About this task >>
Please copy all of the entries exactly, but drop every picture.

Data for analysis >>

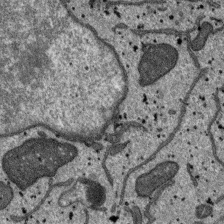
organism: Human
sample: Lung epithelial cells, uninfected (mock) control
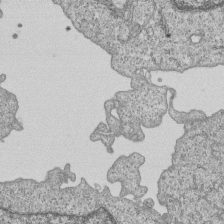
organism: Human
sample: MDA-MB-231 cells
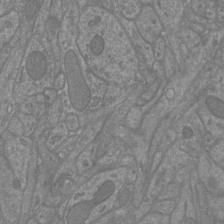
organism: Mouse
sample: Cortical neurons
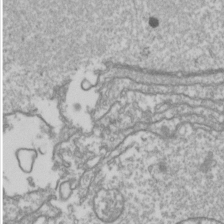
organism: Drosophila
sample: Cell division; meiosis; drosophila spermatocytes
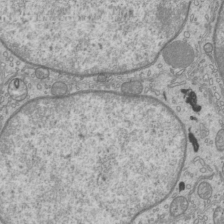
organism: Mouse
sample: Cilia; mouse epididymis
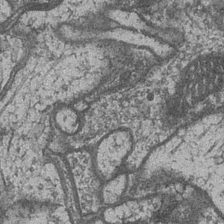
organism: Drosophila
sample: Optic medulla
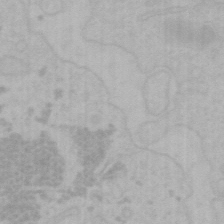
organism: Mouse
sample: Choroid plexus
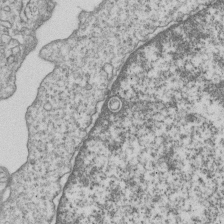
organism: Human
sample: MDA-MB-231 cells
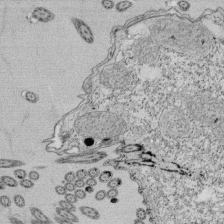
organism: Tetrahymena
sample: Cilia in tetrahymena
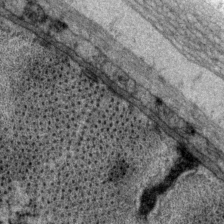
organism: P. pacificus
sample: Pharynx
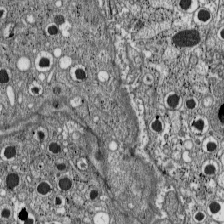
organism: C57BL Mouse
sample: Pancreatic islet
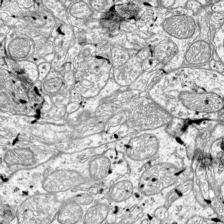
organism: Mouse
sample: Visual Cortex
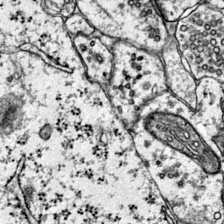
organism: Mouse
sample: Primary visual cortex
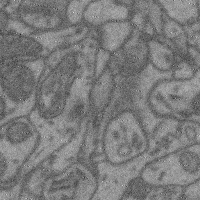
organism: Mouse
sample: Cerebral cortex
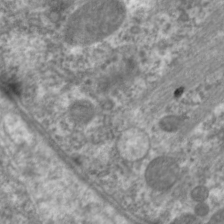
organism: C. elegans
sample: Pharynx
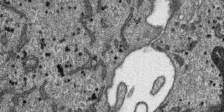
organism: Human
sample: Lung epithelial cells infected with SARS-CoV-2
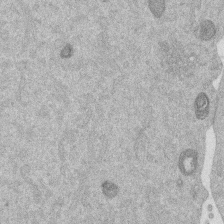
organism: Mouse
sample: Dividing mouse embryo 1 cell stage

Exercise solution >>
organism: Human
sample: Lung epithelial cells, uninfected (mock) control
organism: Human
sample: MDA-MB-231 cells
organism: Mouse
sample: Cortical neurons
organism: Drosophila
sample: Cell division; meiosis; drosophila spermatocytes
organism: Mouse
sample: Cilia; mouse epididymis
organism: Drosophila
sample: Optic medulla
organism: Mouse
sample: Choroid plexus
organism: Human
sample: MDA-MB-231 cells
organism: Tetrahymena
sample: Cilia in tetrahymena
organism: P. pacificus
sample: Pharynx
organism: C57BL Mouse
sample: Pancreatic islet
organism: Mouse
sample: Visual Cortex
organism: Mouse
sample: Primary visual cortex
organism: Mouse
sample: Cerebral cortex
organism: C. elegans
sample: Pharynx
organism: Human
sample: Lung epithelial cells infected with SARS-CoV-2
organism: Mouse
sample: Dividing mouse embryo 1 cell stage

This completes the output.